AP photos capture Thailand’s lively Songkran New Year celebrations
Water fights, a Donald Trump mask and a powder-dusted police officer showed Songkran as both sacred New Year ritual and national spectacle.

Bright splashes in Bangkok and Prachinburi province turned Songkran into more than a street party. The photographs captured the Thai New Year at its most public and playful, with revelers dousing one another, a participant wearing a mask of former U.S. President Donald Trump and another pressing powder onto a Thai police officer’s face.
The annual festival marks the start of the Thai calendar year, and the water is not just for show. Songkran is tied to cleansing, renewal and good fortune, with the act of pouring water carrying a deeper meaning in a country where the April heat can be punishing. The images showed how that meaning survives inside a mass celebration that now moves easily between ritual, humor and spectacle.

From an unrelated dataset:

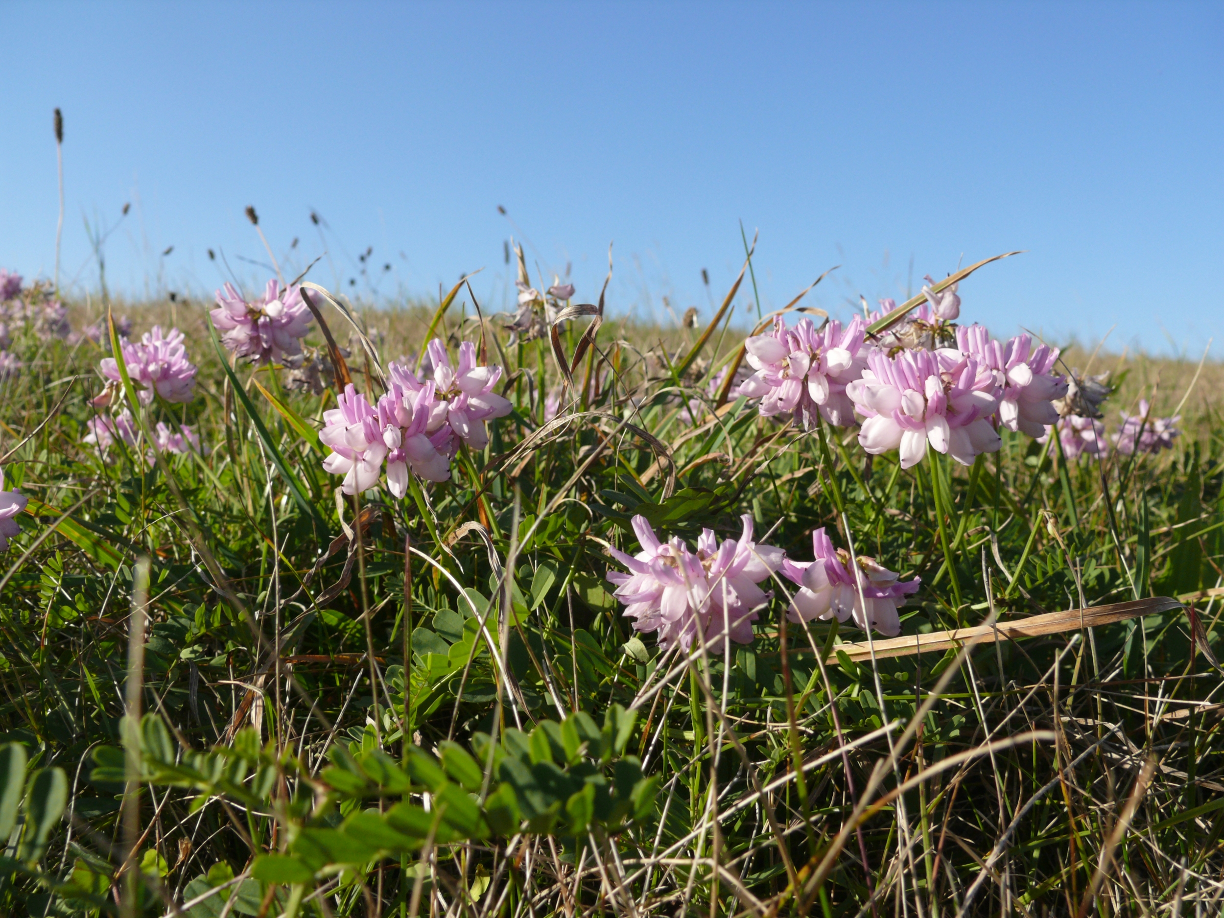 Securigera varia, Tauberland, Germany

UNESCO inscribed Songkran in Thailand, traditional Thai New Year festival, on its Representative List of the Intangible Cultural Heritage of Humanity in 2023. UNESCO describes the festival as linked to the sun’s annual passage into Aries, traditionally observed in mid-April after the rice harvest, when families reunite, show respect to older adults, honor ancestors and sacred Buddha images, and pour water as an act of cleansing, reverence and good fortune. Thai cultural authorities say the recognition made Songkran the country’s fourth UNESCO intangible heritage element, after Khon, Thai massage and Nora.

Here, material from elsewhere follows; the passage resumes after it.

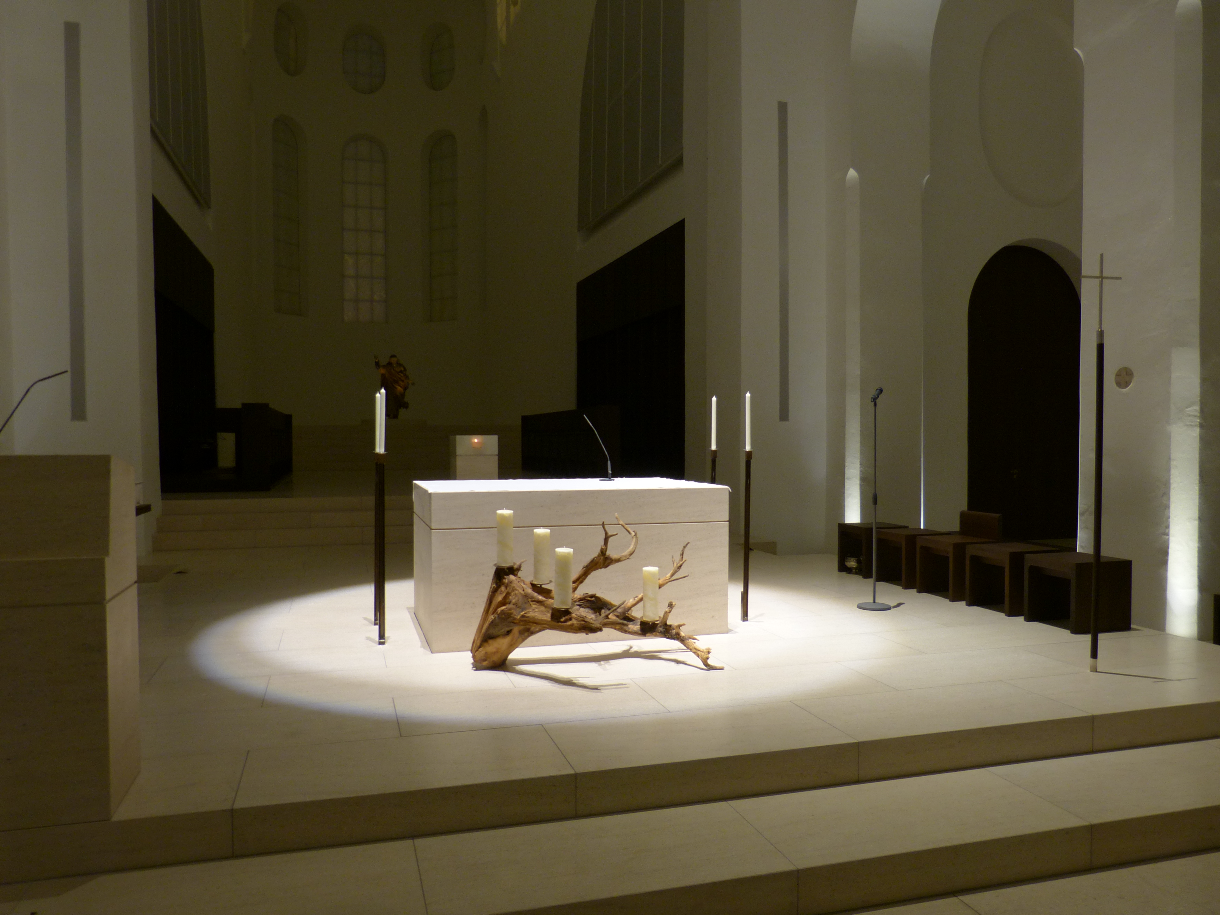 Augsburg, St. Moritz

The holiday is officially observed from April 13 to 15, though celebrations often run longer. In Bangkok, the Maha Songkran World Water Festival 2026 opened at Benchakitti Park with five days of cultural displays, concerts, a parade, sacred water rituals, family-friendly play zones and EDM areas, a sign of how the country is packaging its best-known New Year tradition for both residents and visitors.

That balance between heritage and commerce now sits at the center of Songkran’s public life. The Tourism Authority of Thailand said the 2026 festival period was expected to generate more than 30.35 billion baht in tourism revenue, a 6% increase from the previous year, with about 500,000 international visitors expected during April 11 to 15. The scale underlines how a ritual once rooted in seasonal renewal has become a national asset, drawing global attention while still retaining the communal customs that give it meaning.
The photos make that tension visible: police joining the fun, strangers sharing water, and a festival that remains unmistakably Thai even as it is increasingly staged for the world.